Отец Мэттсон кивнул и полез под стол. Карен нахмурилась:
— Что вы делаете?
Он поднялся с деревянной коробкой в руках.
— Мой старый прибор для диагностики ауры. Очень полезен в делах неуловимых. Вот, смотрите, — и он открыл крышку. — Ладно, я пошутил. Вы и сами видите, что на самом деле это коробка с засахаренным имбирём, но вам ведь стало немного легче, правда?
Карен, к собственному ужасу, засмеялась — негромко, но искренне.
— Вы неисправимы, — сказала она.
— Вот поэтому меня и держат при храме. Чтобы хотя бы один человек тут не был исправим. А теперь, давайте-ка мы с вами вернёмся к началу. Скажите мне: вы уверены, что мёртвые у вас дома действительно мертвы?
Карен медленно перестала смеяться.
— Простите, что?
— Ну, если Джозефина общалась с духами, и его незадолго до её смерти посетил старец Ной, который тоже был не чужд мистике, то кто сказал, что они ушли навсегда? В Петербурге, Карен, это весьма нетвёрдое понятие — смерть.
Он посмотрел на неё серьёзно, и в его глазах вдруг блеснул тот самый огонёк, от которого у Карен иногда по спине пробегали мурашки: смесь остроумия и чего-то древнего, не поддающегося рациональному объяснению.
— И если вы хотите узнать, кто у вас в доме, я бы начал с буфета. Эти, знаете ли, умеют хранить тайны.

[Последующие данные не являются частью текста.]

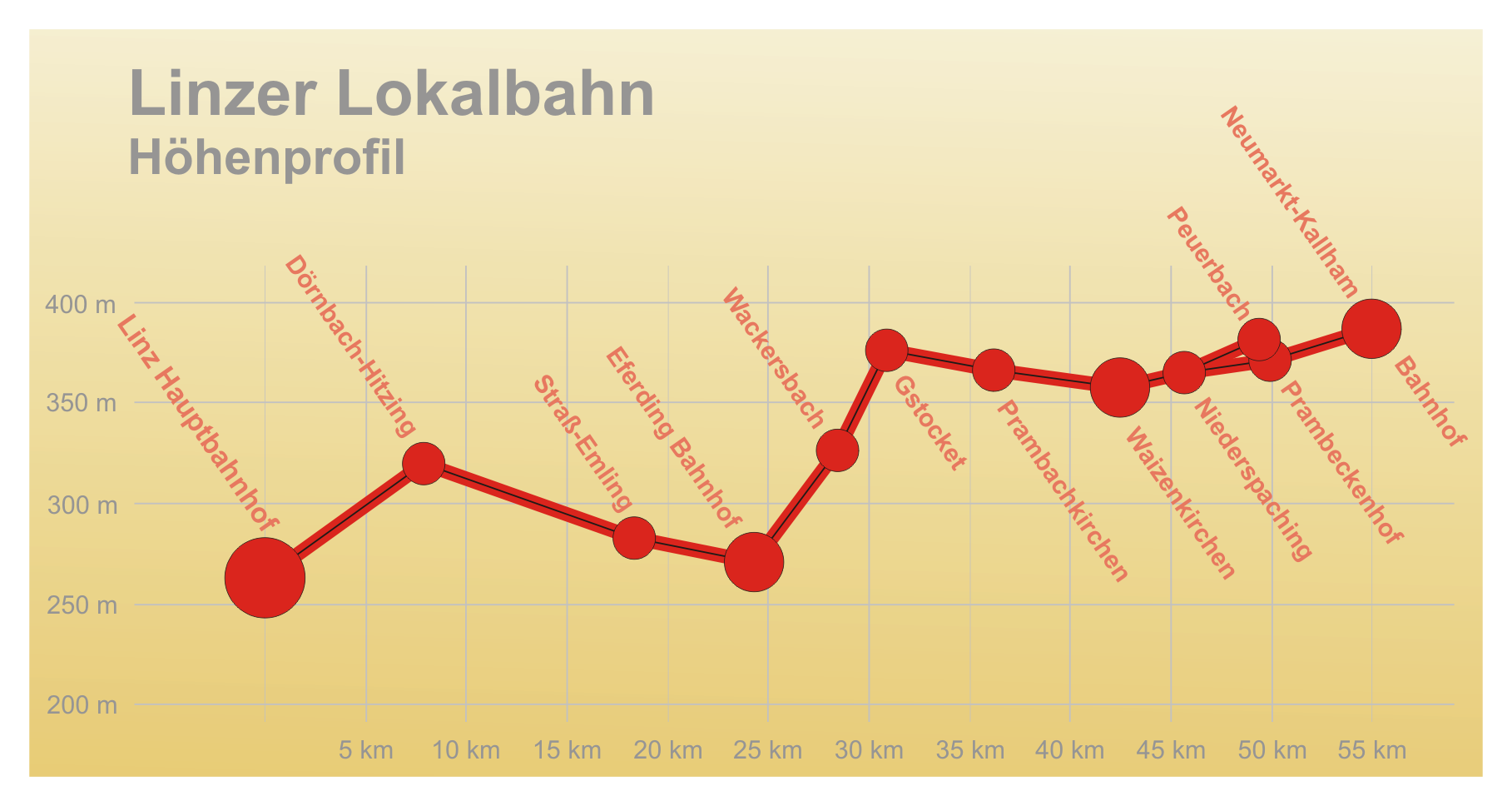 Streckenprofil der Linzer Lokalbahn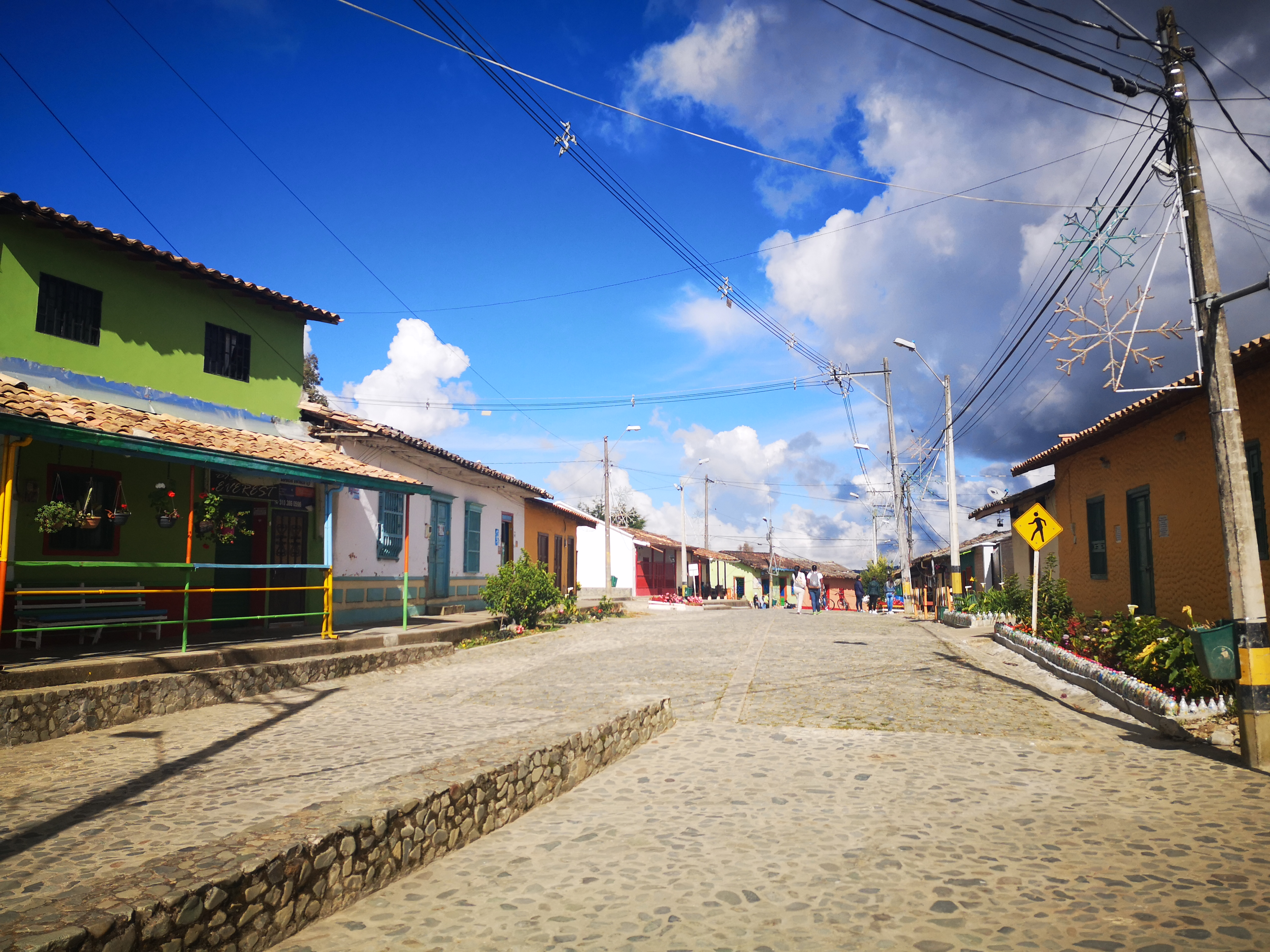 Hoyorrico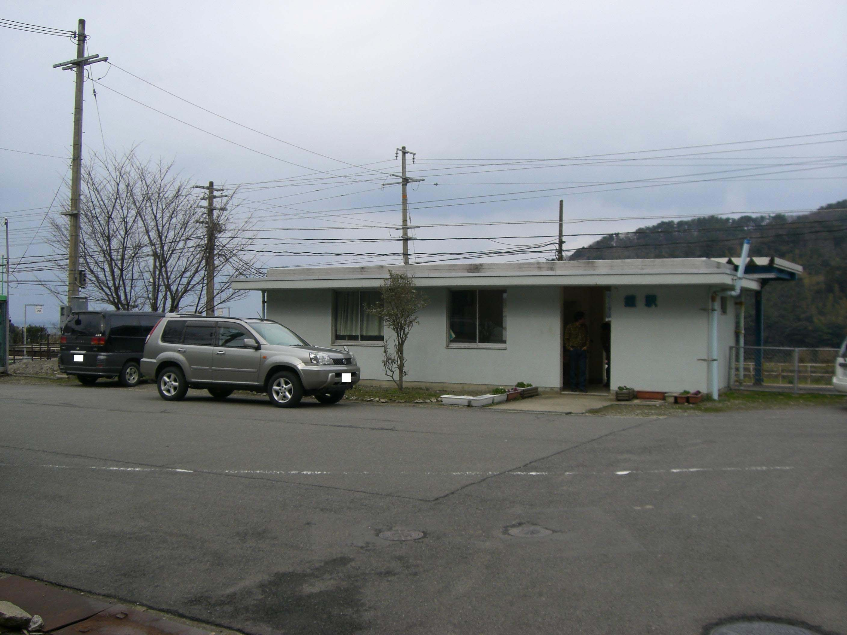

Карен закрыла лицо рукой и выдохнула:
— Господь, дайте мне сил.
Когда Карен попросила Господа об этом, отец Мэттсон, вместо того чтобы изобразить сочувствие или предложить что-то канонически пастырское вроде молитвы святой Терезе, шумно откинулся в кресле, скрестил руки на животе и фыркнул — не то насмешливо, не то философски. Вид у него был такой, будто он слышал эту просьбу уже двадцать тысяч раз, и каждый раз предпочитал отвечать не Богом, а сарказмом.
— Сила — понятие опасное, — протянул он, поднимая глаза к потолку. — Особенно в устах американцев. Нам, знаете ли, стоит произносить это слово очень осторожно. Не то начнём поставлять её в ящиках, по контракту.
Карен приподняла бровь, не сразу уловив ход мысли, но священник уже разогнался.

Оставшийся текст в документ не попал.